When you ask AI to add a limit, like "no more than 100 requests per hour," it builds something that looks right but quietly resets itself constantly. So the limit never really kicks in.
This one costs real money. Some systems have features that call expensive AI services, charging you per use. If that feature is left open with a broken limit, someone can hit it on repeat and burn through your entire monthly budget overnight.
The fix is a limit that actually remembers, plus a hard rule: anything that costs money per use has to require a login and a cap. No exceptions.
Problem four: failures that hide and pretend everything's fine.
AI loves to write code that never crashes. Sounds good, right? The problem is it also never tells you when something breaks. It just quietly returns a clean-looking result while doing nothing.
I've lived this. I once had a system reporting wins while accomplishing absolutely nothing. A dashboard showed zeros for two weeks because something failed silently and nobody noticed.
When you're running dozens of systems without watching each one daily, a failure that hides itself can run for weeks. The fix is making sure things speak up when they break, instead of smiling and lying.
You Pay This Bill Once, Not Every Time
Here's the part that makes all of this work.
You don't fix security by slowing every project to a crawl. You fix it once, in the foundation, and every future project inherits the fix automatically.
Think of it like a master recipe. You build one solid starting template that already has all four problems solved: doors locked by default, database locked by default, real spending limits, and honest error reporting.
Then every new project starts from that template. The four problems are already handled before you build a single feature. My 20-minute product launch stays 20 minutes. The bill is already paid.
That's the whole trick. Speed and safety only fight each other when safety is an afterthought. Build it into the foundation and the tradeoff disappears.
On top of that, I run a quick five-minute checklist before anything goes live. Four questions. Are the doors locked by default? Is the database locked? Does every costly feature require a login and a cap? Do failures speak up or stay silent?
Five minutes before a customer ever touches it beats a panicked cleanup after your data ends up somewhere it shouldn't.
What I Find When I Look Under the Hood
When I come into a company that's been moving fast with AI, these four problems are the first things I check.

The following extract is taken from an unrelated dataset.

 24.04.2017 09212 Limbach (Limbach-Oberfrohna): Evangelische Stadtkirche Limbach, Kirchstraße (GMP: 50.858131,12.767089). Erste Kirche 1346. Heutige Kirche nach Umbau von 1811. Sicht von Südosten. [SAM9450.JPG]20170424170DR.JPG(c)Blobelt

I almost always find at least two. Usually three. The pattern is that consistent, because the cause is always the same: the AI built it to work, not to be safe, and nobody put the real protections in place.
If reading this makes you feel a little exposed, that's the right reaction. And it's fixable.

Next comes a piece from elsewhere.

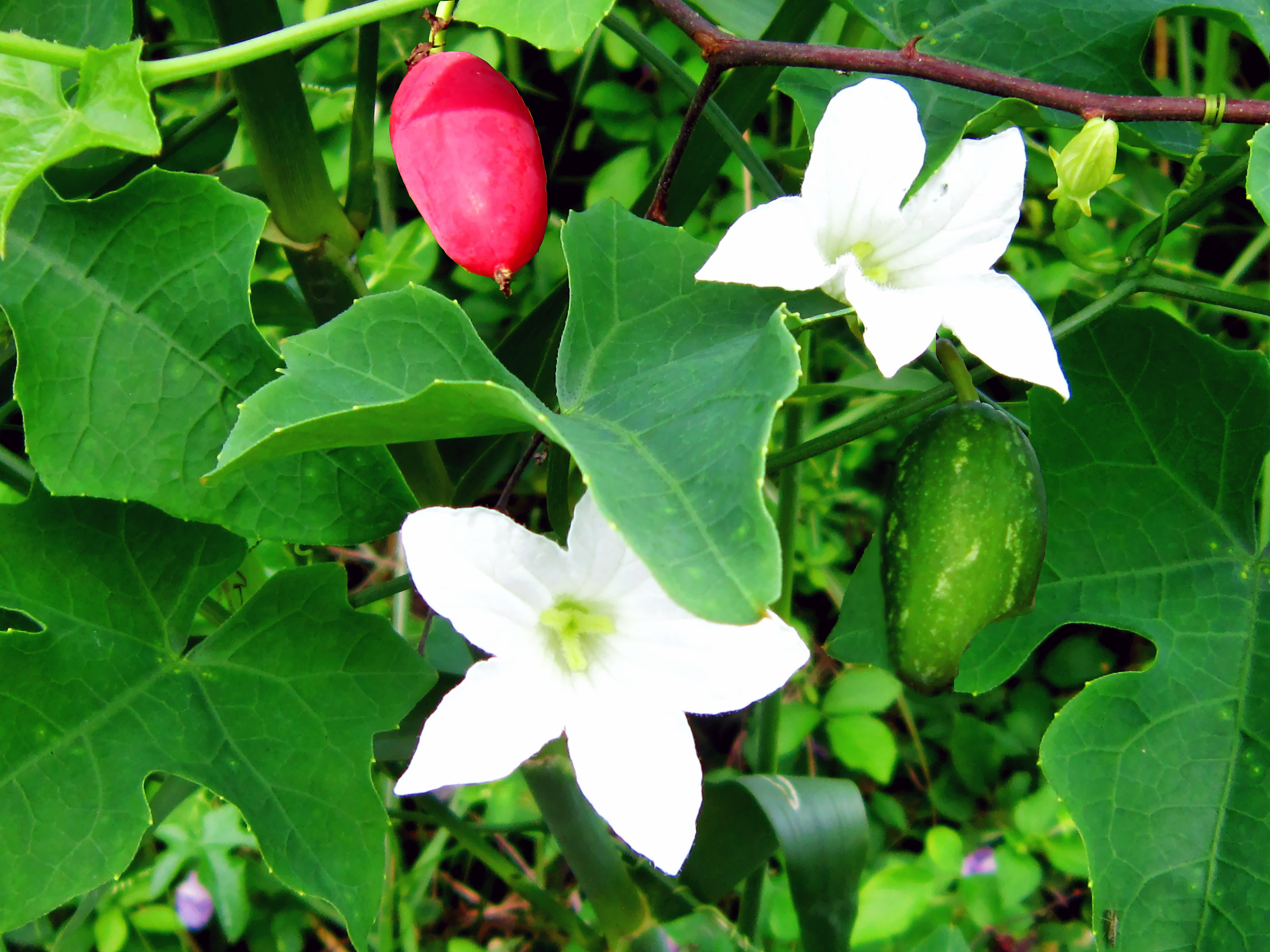 Mảnh bát hay còn gọi là miểng bát. Tên khoa học: Coccinia cordifolia (L.) Cogn, họ Bí (Cucurbitaceae). Lá và quả non dùng làm rau ăn. Ngoài ra, Mảnh bát còn được dùng làm thuốc. Ảnh: Lá, hoa, trái xanh và trái chín.

The answer is not to stop moving fast. Your speed is an advantage, and I'd never tell you to give it up. The answer is to build the protections into the foundation so fast becomes safe.
That's my job. I build the hardened templates, check your whole system, and hand you back something that keeps all its speed without the exposure. And because the fixes live in the foundation, they keep paying off long after I'm gone.